Bloom filter tuning sweep summary

I ran a tuning sweep on sleeepyjack/bloom-filter-release / PR #808 head
c571c33f34631fcfa05b0807188a5c12bbfda617 in the default cuCollections
devcontainer (cuda13.1-gcc14, CTK 13.1) on:

  • GPU: NVIDIA RTX PRO 6000 Blackwell Max-Q Workstation Edition
  • L2 cache: 128 MiB
  • Characterization sizes: {1, 16, 32, 64, 128, 256, 512} MiB
  • Metrics collected: throughput, time, DRAM throughput, L2 hit rate, FPR
  • FPR stayed stable at ~0.00131 for contains variants, so the differences below are performance-only.

Overall recommendation

The only clear default change suggested by this run is:

  • For vertical contains, prefer the custom kernel path over the CUB path:
    • use_cub_kernels = false

Everything else should stay at the current default unless we want a very small size-specific horizontal-contains optimization.

Per-knob findings

use_warp_cooperative_add_kernel

Recommendation: keep enabled.

This is strongly beneficial for add.

Screen-stage main effect:

  • on vs off: +77.1%

When disabled, add throughput dropped substantially at the screen sizes. This knob should remain enabled.

use_cuda_atomic_ref

Recommendation: keep disabled.

Enabling cuda::atomic_ref hurt add.

Characterization, compared to the matching non-cuda_atomic_ref path:

  • Average: -3.44%
  • <= 128 MiB: about -3.6%
  • 256–512 MiB: about -0.16%

So the current non-cuda::atomic_ref path is better.

use_invoke_one

Recommendation: neutral; current default is fine.

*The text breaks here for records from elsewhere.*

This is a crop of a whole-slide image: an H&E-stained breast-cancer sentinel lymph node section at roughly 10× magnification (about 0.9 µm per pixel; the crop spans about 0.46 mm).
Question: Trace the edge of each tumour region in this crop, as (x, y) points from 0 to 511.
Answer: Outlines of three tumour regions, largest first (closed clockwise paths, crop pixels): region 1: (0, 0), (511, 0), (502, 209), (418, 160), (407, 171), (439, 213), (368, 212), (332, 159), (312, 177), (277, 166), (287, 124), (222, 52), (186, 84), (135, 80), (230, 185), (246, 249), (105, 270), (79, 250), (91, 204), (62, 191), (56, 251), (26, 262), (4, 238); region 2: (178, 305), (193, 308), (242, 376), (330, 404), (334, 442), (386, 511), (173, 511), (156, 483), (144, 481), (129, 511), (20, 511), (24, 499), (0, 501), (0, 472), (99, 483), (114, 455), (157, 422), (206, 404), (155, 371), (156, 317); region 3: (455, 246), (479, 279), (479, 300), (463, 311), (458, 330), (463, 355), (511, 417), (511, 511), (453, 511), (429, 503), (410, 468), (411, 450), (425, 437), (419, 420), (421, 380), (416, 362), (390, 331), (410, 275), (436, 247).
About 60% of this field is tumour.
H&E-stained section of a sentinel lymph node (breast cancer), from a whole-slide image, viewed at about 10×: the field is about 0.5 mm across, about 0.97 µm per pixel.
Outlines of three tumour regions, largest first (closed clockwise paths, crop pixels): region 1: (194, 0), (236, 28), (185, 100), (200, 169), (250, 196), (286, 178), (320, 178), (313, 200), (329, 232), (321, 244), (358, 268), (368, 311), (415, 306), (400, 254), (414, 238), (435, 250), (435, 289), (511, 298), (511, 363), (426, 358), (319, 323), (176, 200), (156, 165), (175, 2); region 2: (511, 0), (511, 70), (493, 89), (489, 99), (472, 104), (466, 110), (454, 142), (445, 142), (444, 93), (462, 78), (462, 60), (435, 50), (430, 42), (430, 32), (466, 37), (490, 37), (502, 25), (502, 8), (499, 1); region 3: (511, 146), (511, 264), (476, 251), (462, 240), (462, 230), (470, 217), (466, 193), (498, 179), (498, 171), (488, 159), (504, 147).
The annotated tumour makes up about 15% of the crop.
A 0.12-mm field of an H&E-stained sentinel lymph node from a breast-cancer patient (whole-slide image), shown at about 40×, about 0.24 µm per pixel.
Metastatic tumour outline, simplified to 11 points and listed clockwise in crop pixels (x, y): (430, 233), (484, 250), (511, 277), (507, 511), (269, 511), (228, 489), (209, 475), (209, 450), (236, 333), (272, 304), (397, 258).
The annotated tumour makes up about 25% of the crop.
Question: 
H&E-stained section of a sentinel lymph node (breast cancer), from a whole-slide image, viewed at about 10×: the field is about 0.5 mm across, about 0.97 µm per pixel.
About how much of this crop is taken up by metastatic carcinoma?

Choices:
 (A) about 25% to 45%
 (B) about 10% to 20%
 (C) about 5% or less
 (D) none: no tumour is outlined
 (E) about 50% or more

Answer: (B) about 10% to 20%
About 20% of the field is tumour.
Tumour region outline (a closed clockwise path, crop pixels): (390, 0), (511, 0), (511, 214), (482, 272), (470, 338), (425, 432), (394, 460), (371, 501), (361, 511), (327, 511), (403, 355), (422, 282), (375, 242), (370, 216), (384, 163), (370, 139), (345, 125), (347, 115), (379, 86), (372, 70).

For the useful add/horizontal-contains configurations, toggling invoke_one was essentially noise-level.

Observed deltas:

  • Add with warp-coop on and cuda_atomic_ref=0: -0.02%
  • Horizontal contains with warp-coop on: about -0.02%

It does not look like a meaningful tuning lever for this workload.

use_cub_kernels

Recommendation: disable for vertical contains.

This was the largest actionable win.

Vertical contains, cub_kernels=false vs baseline cub_kernels=true:

  • Average: +14.5%
  • <= 128 MiB: +15–16%
  • 256–512 MiB: +1.2–1.5%

Average throughput:

  • Baseline vertical contains: 61.29 G elem/s
  • cub_kernels=false, early_exit=false: 70.19 G elem/s

This suggests the custom vertical contains kernel should be preferred over the CUB transform path on this setup.

use_early_exit

Recommendation: keep disabled.

Early exit did not help in this sweep.

With cub_kernels=false:

  • early_exit=true was slightly worse overall: about -0.1%

With cub_kernels=true:

  • Difference was noise-level, about +0.02%

No reason to enable it by default from these data.

use_warp_cooperative_contains_kernel

Recommendation: keep enabled.

This is critical for horizontal contains.

Horizontal contains with warp-coop disabled:

  • Average: -42.2%
  • <= 128 MiB: about -47.2%
  • 256–512 MiB: about -4.2%

Disabling this increased L2 hit rate somewhat but throughput collapsed, so it should remain enabled.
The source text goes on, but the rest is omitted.